Adams' slider is almost literally unhittable. Opposing batters have hit .142 with a .177 slugging percentage against the pitch this year, and they've missed with 35.7 percent of their swings. The MLB averages against sliders are a .210 batting average and .364 slugging percentage with 35.4 percent whiffs. When you have a slider that produces results like that, you should throw it a lot.

The downside is all the movement and low in-zone rate (and predictability) leads to a lot of walks and a lot of hit batters. Again, we're talking about 31 walks and 20 hit batters in 46 2/3 innings. More than one free baserunner per inning! There have been 146 instances of a pitcher hitting at least 20 batters in a season.
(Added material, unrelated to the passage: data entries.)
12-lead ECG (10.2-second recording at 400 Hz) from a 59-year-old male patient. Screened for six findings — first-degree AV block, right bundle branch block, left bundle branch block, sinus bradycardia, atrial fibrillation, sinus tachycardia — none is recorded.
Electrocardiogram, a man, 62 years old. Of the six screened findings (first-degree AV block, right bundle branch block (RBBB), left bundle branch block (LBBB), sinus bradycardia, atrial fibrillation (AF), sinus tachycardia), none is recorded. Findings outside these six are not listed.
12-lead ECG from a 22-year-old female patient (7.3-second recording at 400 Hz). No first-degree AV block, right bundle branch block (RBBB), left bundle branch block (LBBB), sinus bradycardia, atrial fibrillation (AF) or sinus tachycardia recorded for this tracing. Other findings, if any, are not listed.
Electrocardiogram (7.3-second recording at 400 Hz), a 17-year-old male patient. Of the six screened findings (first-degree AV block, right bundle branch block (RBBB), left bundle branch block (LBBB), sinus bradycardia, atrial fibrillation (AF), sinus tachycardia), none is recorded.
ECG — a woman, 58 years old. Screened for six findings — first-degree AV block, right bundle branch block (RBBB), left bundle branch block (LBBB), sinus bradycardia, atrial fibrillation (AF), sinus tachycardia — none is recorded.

Here are the fewest batters faced among those 146 instances:

Austin Adams, 2021 Padres: 210 (20 HBP)Ed Doheny, 1900 Giants: 647 (22 HBP)Bronson Arroyo, 2004 Red Sox: 764 (20 HBP)Jake Weimer, 1907 Reds: 816 (23 HBP)Victor Zambrano, 2003 Devil Rays: 836 (20 HBP)

Unless he does the impossible and faces 437 in San Diego's final 24 games (that's 18.2 batters per game, essentially a starter's workload every single game), Adams is going to obliterate the record. No pitcher has come remotely close to hitting this many batters with this small a workload.
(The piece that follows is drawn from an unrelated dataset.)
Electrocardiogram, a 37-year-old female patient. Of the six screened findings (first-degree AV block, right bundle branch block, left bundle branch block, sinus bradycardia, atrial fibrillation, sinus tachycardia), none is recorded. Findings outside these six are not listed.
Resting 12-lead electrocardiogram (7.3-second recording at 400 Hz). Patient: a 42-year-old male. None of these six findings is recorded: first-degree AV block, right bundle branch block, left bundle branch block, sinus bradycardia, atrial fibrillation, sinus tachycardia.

The thing is, this is an entirely new problem for Adams. He spent 2017-20 as an up-and-down reliever (he also spent some time on the injured list) and during that time he hit only two of the 143 big-league batters he faced, or 1.4 percent. Now he's hitting nearly one out of every 10 batters he faces. That is quite the spike.

As effective as he's been, all the free baserunners make Adams something of a liability, at least when deployed incorrectly. You don't want him entering with the bases loaded in a close game. He's liable to push a run(s) across without a ball being put in play. Adams has appeared in 59 games this season and Padres manager Jayce Tingler has brought him in with men on base only 14 times. The other 45 times Adams entered to begin an inning and had a clean slate.
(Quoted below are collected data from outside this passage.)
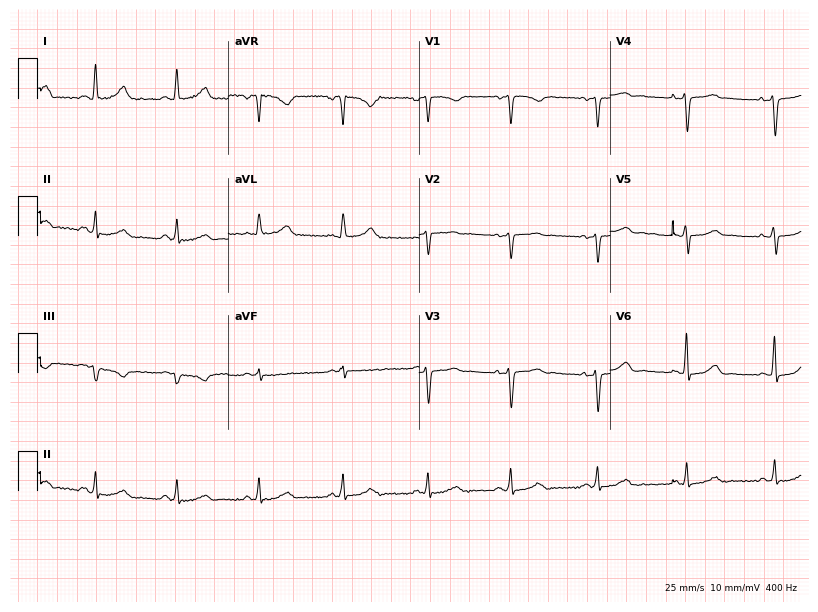
12-lead ECG from a woman, 49 years old. No first-degree AV block, right bundle branch block, left bundle branch block, sinus bradycardia, atrial fibrillation or sinus tachycardia recorded for this tracing. Only these six findings were labelled.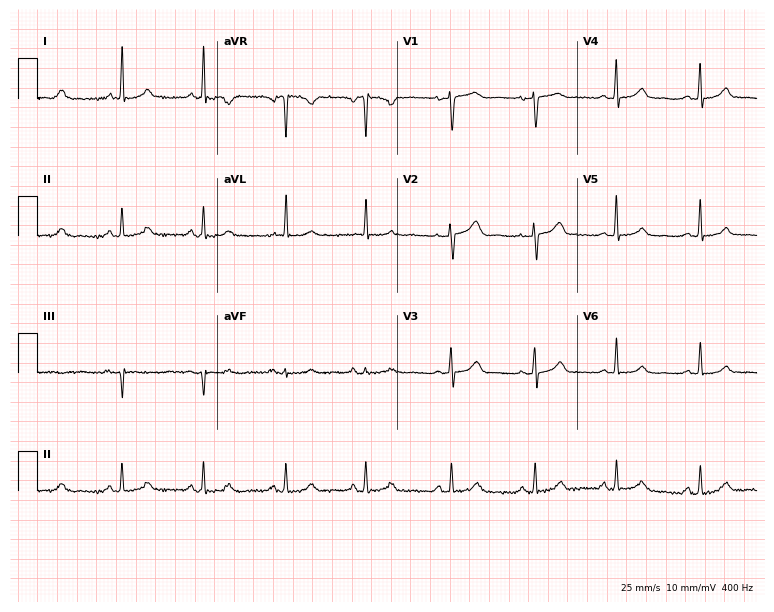
Electrocardiogram (7.3-second recording at 400 Hz), a female patient, 61 years old. Overall reading on record: normal ECG.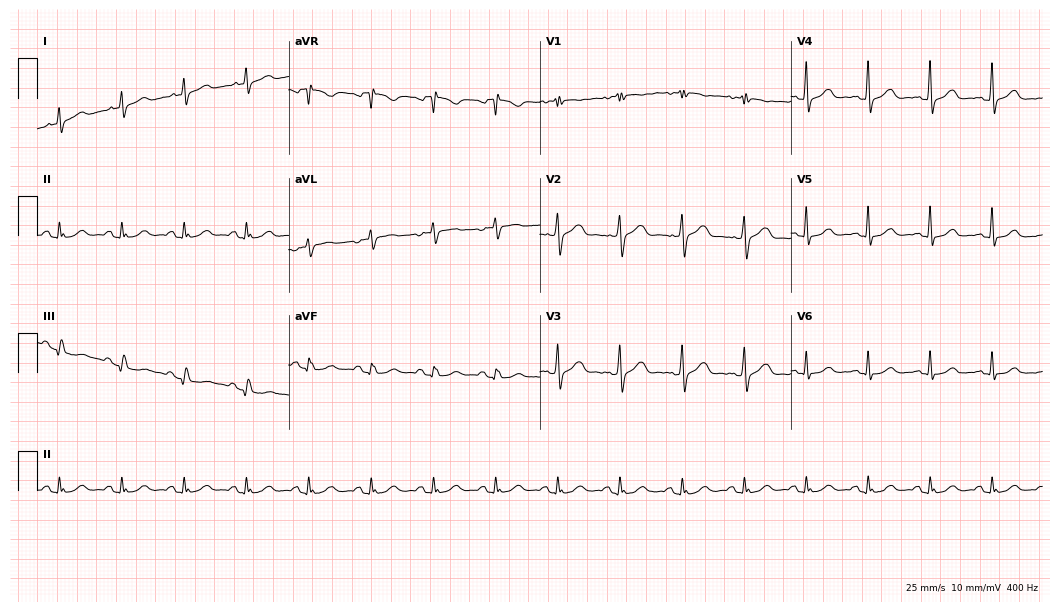
Electrocardiogram (10.2-second recording at 400 Hz), a man, 65 years old. Of the six screened findings (first-degree AV block, right bundle branch block, left bundle branch block, sinus bradycardia, atrial fibrillation, sinus tachycardia), none is recorded. Only these six findings were labelled.

That usage gives Adams some margin for error -- he can't make a bad situation worse with walks or plunks -- and allows him to go after hitters with slider after slider, and not sweat a free baserunner here or there. I suppose there's also a safety issue to consider when you hit this many batters, though none appear to have been intentional, and getting hit with a mid-80s slider is preferable to getting hit with a mid-90s fastball.

With less than four weeks remaining in the season Adams is close to a lock to lead baseball in hit batters, and he has a shot to break the Modern Era record (Jack Warhop hit 26 batters in 243 1/3 innings with the 1909 Yankees). A reliever leading baseball in hit batters is pretty crazy. A reliever setting a new Modern Era record for hit batters is damn near unthinkable, and yet it is within reach for Adams.